The hatchlings laid by the brooder are known as seeds. The seeds, about 100 per pond, are reared in a mix of freshwater and saline water. They are fed pellets of rice or fish, and their environment is highly regulated. Even a slight lack of oxygen or a change in salinity of water could kill the entire pond, leading to severe losses. To ensure these expensive shellfish stay healthy throughout their breeding period, the farms are visited daily by Taiwanese shrimp doctors, who check their water, their feed and even analyse their excreta from the gastric vein.
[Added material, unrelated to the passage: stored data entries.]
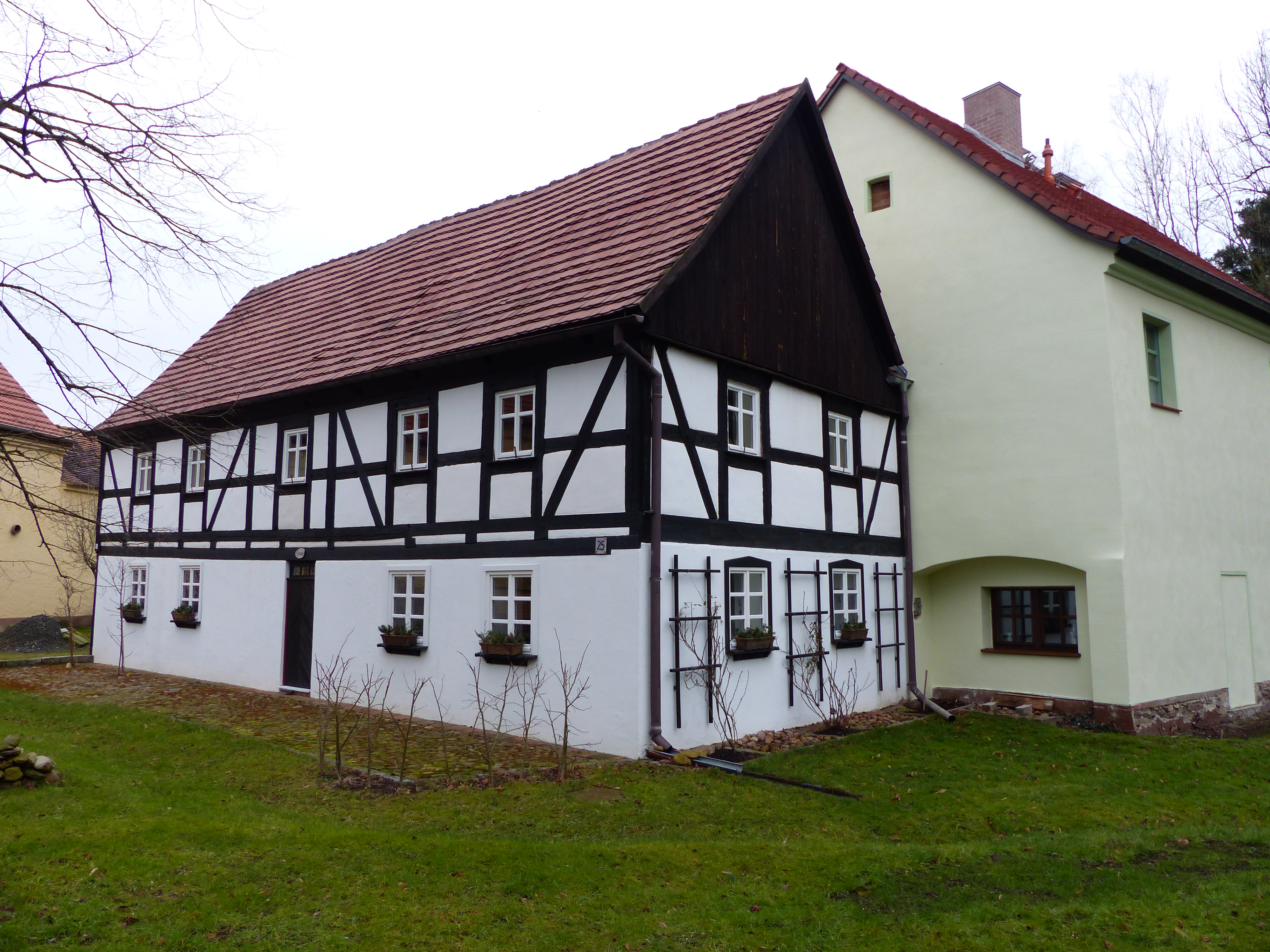 Umgebindehaus, Am Elstergrund 25, Dörgenhausen, Hoyerswerda
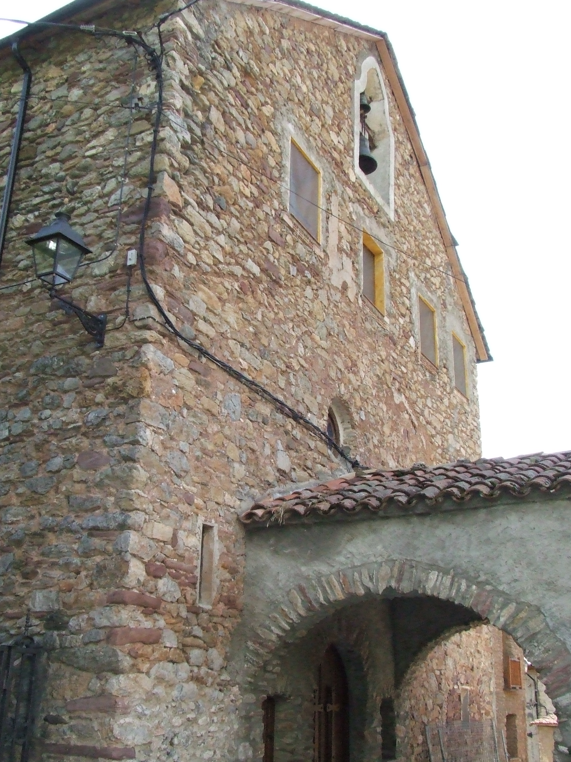 Santuari de la Mare de Déu de la Plana (Mont-ros, la Torre de Cabdella, Pallars Jussà)
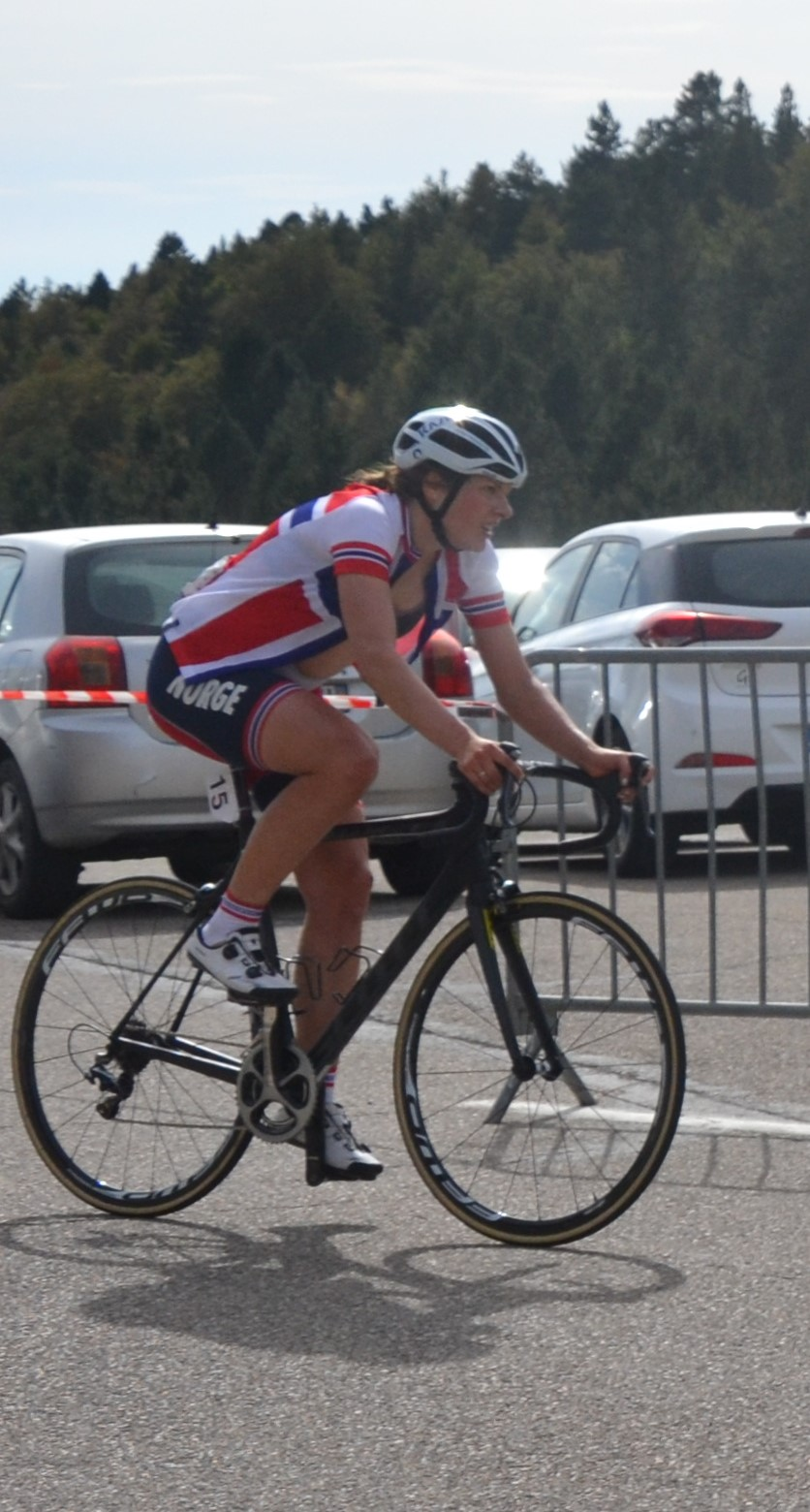 Vita Heine au chalet Reynard, dans l'ascension du Mont Ventoux, lors du Tour féminin international de l'Ardèche 2016
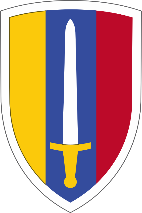 주월 미국 육군의 문장이자 소속군인의 인식표.
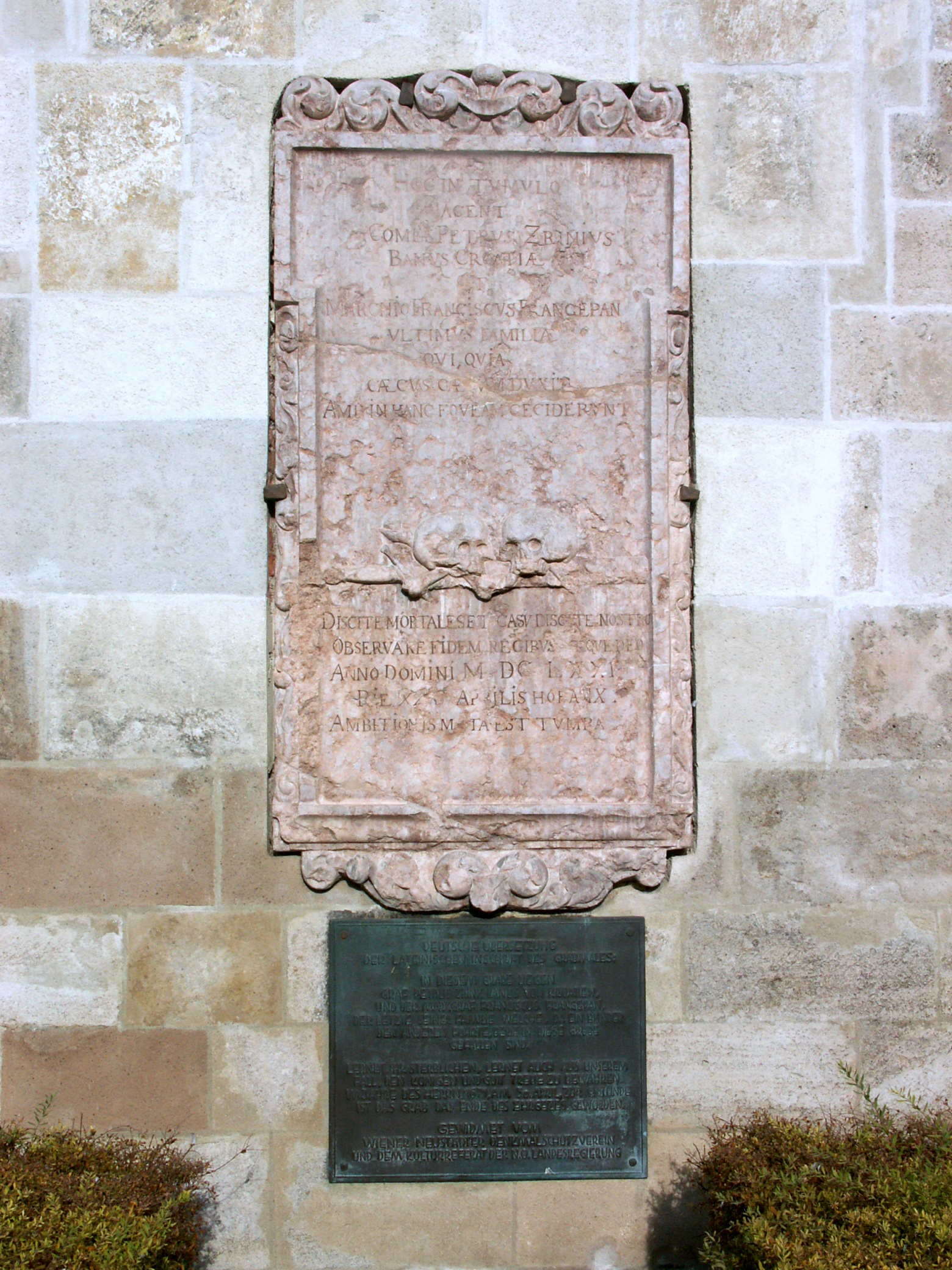 A bécsújhelyi (Wiener Neustadt) dóm falán Zrínyi Péter és Frangepán emléktábla
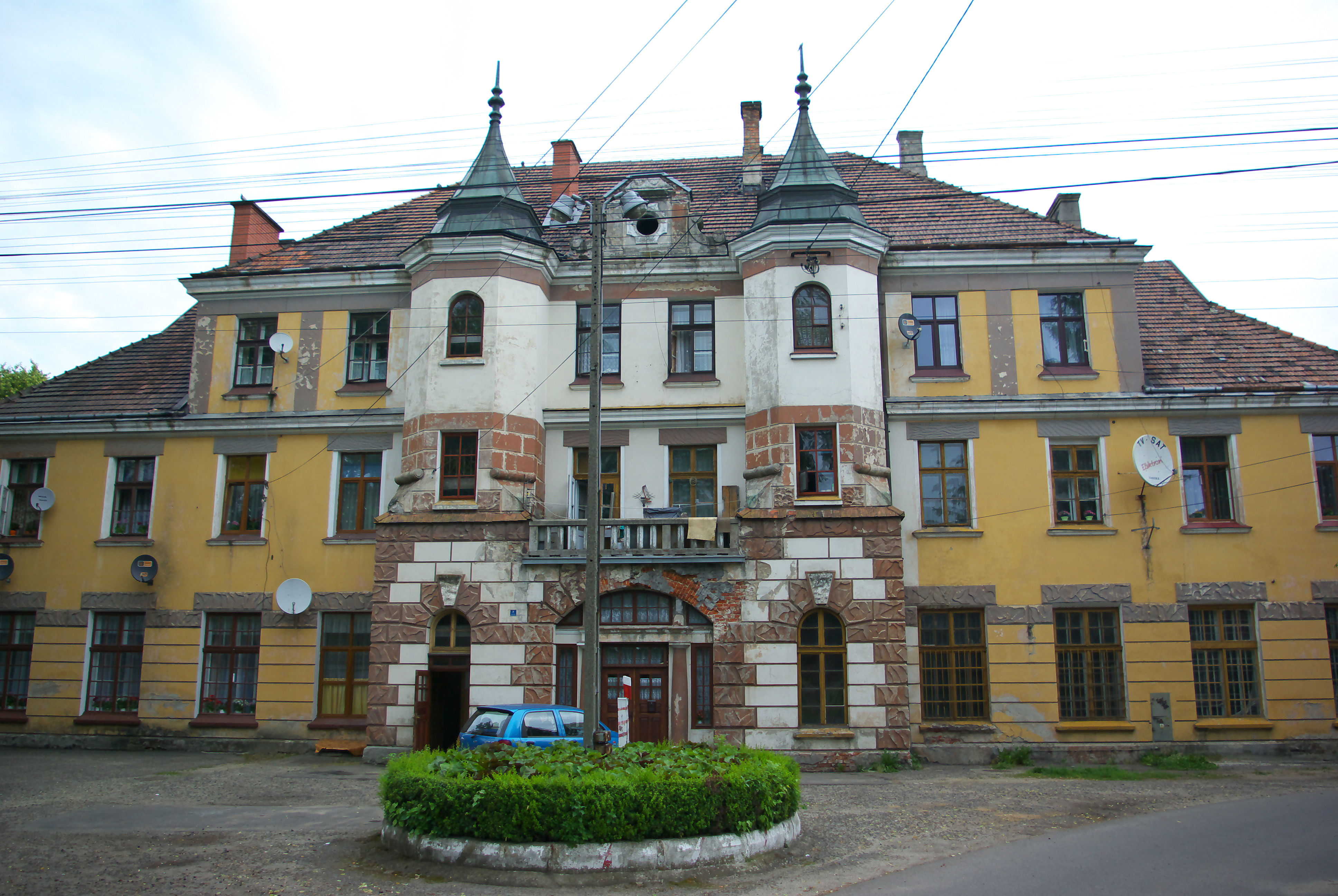 Stacja kolejowa Nowy Zagórz
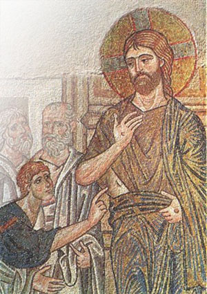 Уверение апостола Фомы
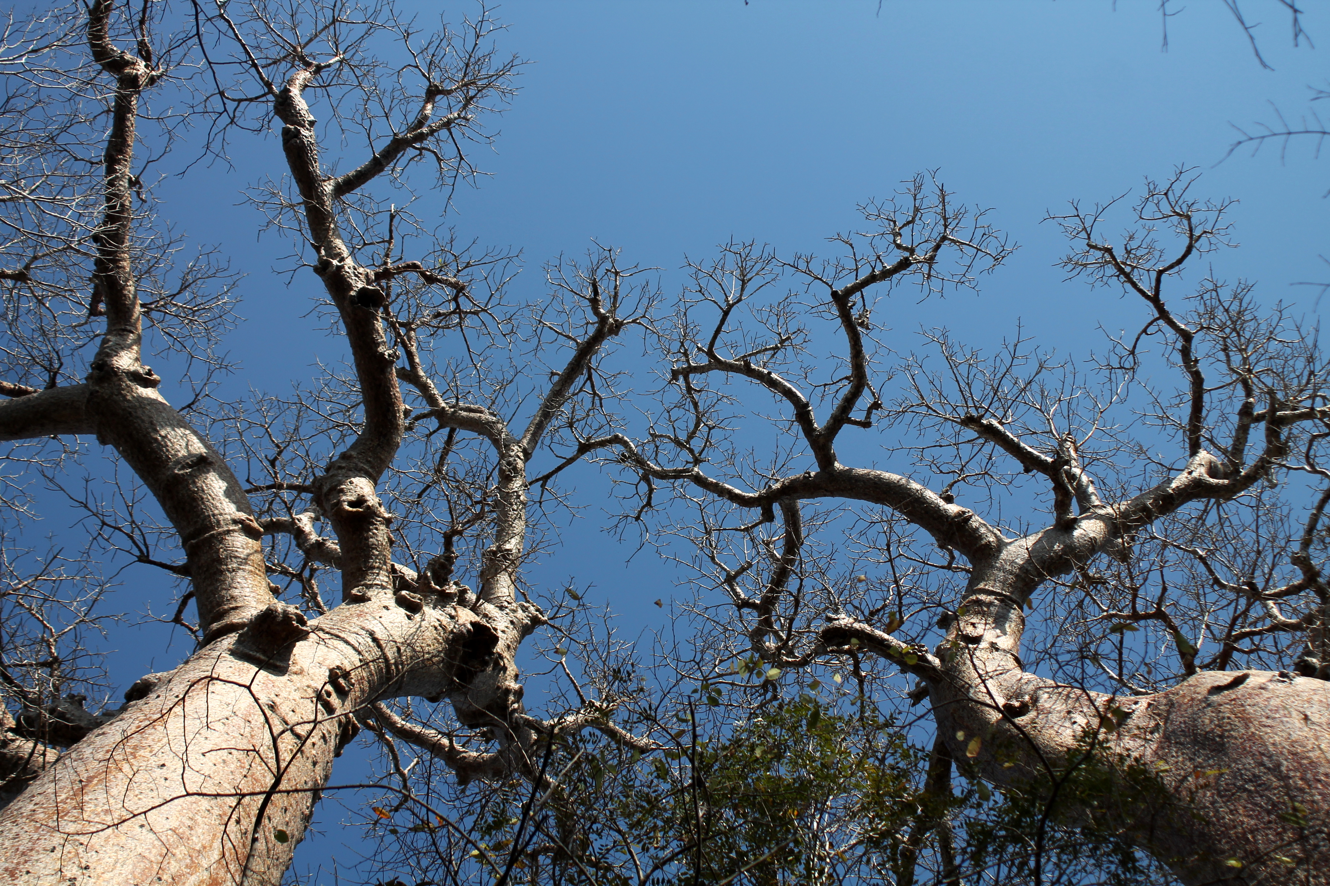 Fony baobab twin in Kirindy

It is of utmost important to ensure that all your shrimp are healthy; else the whole batch will get sick and die!

The industry is a very labour intensive one. Apart from the regulation of the ponds, people are employed in three shifts to watch over the farms 24/7. Prawns are an extremely expensive “crop” so to speak. If a thief sneaks in and steals a few net full of prawns, he could walk away with fifty- to sixty thousand rupees worth of produce! Every aspect of the process must be highly monitored.  

In the worlds of Mr. Reddy– “Cultivating shrimp is like gabling. You bet on a horse, you may win or you may lose.” It is a game of high risk and high returns.

Thanking Mr. Reddy on the behalf of SWAD with a token of appreciation
Did you know, 90% of prawns in India’s market are cultivated in farms like Mr. Reddy’s? If not for aqua culture, there would never be enough prawns to meet the country’s demand!